See here for a pdf of an old edition. See also preface for good summaries of key ideas. One of the main ideas: how can animate minds emerge from inanimate matter. Main answer: strange loops, which can be interpreted as the inanimate matter having meaning, through its emergent properties. Deeper features, like consciousness/self/I, emerge when this meaning becomes self-referential
- Strange loops and tangled hierarchies. Going up a level in a hierarchy can take you to a lower level, they are more like Graphs..
- –> good explanation on page 691, and chapter XX in general!
- Interesting examples of applying strange loop ideas to
- Government and Politics, Anarchy
- Philosophy of science, Occultism. Evidence, reminds me of my musing that led to the Principle of Inclusiveness.
- Use-mention, symbol-object. Art
- Hypotheses on Consciousness. Top-down causation, p.709. His speculations on connections between consciousness and Godel's theorems are interesting, but to me the lack of precise definition of consciousness, makes me unable to see too deeply into it. Nice idea: Undecidability points to higher-levels...
- Similar idea to my observer vs God-perspectives (see Philosophy), in p. 710
- Nice ideas on Free will in p. 711
- Self-reference. See Godel incompleteness theorems, Epiminede's paradox. See chapter XVI. Partial "self-engulfing" is not enough to create the "infinite regress", and Strange loops.
- Self-reference in formal systems. Leon Henkin.

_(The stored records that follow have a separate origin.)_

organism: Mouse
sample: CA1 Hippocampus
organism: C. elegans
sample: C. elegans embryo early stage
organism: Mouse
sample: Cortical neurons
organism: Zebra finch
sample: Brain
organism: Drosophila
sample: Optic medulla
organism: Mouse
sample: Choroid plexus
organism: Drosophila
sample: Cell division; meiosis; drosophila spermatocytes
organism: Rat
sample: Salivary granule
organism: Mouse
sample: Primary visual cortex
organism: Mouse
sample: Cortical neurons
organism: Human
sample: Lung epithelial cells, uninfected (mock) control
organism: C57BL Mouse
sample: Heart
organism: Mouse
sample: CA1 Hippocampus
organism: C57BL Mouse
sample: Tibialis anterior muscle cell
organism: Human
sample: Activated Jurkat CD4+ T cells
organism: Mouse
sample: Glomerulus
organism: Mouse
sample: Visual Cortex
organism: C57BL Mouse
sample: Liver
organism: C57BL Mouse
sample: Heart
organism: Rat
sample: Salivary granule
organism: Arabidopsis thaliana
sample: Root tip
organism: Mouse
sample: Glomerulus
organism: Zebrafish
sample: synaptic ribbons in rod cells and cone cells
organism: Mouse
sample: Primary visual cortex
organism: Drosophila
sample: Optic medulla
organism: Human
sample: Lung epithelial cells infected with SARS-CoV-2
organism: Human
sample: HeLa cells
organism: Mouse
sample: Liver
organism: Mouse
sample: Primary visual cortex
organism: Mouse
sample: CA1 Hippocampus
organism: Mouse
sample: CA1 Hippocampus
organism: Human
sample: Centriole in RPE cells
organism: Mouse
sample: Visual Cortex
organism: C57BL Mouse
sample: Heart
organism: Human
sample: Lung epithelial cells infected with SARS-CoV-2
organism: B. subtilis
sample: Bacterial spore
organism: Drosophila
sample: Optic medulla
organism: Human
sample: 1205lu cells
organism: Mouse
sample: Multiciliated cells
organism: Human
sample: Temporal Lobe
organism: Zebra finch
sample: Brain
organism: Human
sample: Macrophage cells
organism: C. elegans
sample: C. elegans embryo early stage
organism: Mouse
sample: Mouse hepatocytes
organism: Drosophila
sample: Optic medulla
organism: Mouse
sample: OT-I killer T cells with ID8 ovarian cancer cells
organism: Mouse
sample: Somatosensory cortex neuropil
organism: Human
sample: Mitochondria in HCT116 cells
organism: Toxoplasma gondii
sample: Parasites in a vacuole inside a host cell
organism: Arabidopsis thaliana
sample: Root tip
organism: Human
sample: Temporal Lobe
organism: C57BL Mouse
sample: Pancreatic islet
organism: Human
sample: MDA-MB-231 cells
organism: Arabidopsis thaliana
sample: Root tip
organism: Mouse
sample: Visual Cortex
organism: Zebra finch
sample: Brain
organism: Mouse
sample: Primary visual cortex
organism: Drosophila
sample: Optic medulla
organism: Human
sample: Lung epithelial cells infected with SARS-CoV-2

Godel.
- Godel sentences: assert their own unproducibility. "I am lying!"
- Henkin sentences: assert their own producibility. "I am honest!". One can prove that they are always true! (Henkin's theorem). related to Self-assembly
- Self-reproduction, a kind of active self-reference. What is a copy? (when are two things the same?). What is the original? Simulacra... A less stringent self-rep can also happen where the copies aren't identical, but are isomorphic, or belong to the same family.

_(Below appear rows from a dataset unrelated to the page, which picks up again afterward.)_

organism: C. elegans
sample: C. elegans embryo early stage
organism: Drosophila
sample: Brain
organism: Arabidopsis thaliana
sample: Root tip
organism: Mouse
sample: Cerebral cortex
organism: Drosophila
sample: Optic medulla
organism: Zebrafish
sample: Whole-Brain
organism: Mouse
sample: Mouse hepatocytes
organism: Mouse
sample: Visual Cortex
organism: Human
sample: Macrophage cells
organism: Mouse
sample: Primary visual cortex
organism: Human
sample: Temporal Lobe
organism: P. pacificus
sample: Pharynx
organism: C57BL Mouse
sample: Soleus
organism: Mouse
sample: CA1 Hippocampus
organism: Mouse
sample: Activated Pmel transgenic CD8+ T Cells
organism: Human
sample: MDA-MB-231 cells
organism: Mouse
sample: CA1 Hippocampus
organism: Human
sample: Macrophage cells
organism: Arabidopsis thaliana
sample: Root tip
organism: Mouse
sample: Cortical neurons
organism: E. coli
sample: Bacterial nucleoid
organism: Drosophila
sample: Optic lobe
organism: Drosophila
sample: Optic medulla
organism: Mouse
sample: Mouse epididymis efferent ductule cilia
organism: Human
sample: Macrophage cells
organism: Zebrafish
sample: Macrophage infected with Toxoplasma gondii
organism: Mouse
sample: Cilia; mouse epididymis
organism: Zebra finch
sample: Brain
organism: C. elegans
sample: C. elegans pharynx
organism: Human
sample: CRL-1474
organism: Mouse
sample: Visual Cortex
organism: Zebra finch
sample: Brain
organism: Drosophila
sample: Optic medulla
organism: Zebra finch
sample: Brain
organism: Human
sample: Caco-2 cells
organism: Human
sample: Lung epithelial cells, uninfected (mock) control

- Typogenetics to study Genetics. Enzymes are sets of instructions which act on DNA strands, and are themselves represented by amino acid sequences, which by the "typogenetic code" can be constructed from DNA strands themselves. This is similar to simulations of Artificial life, Artificial chemistry (Turing gases, etc.). Molecular biology. polyribosomes and two-tiered canons (p. 527). Abiogenesis
- The type of self-reflection in typogenetics is similar to that in TNT.
- Sufficiently-powerful, reminiscent of Turing completeness.
- Godel's theorems and related ideas point toward an essential impossibility of perfection!! (called limitation theorems, in page 697) However, one would need to make this more formal of course.. But if a system is powerful enough to be able to represent itself, then one can do bad things to it... ""To seek self-knowledge is to embark on a journey which ... will always be incomplete, cannot be charted on any map, will never halt, cannot be described"
- Self-ref in Developmental biology too: Feedback in Gene expression regulation, and maybe strange loops in Cell specialization and Morphogenesis?
- Formal system
- Thinking inside and outside formal systems.. Machine, Intelligent, and Un- mode (Zen mode; aka MU-mode, free-mode)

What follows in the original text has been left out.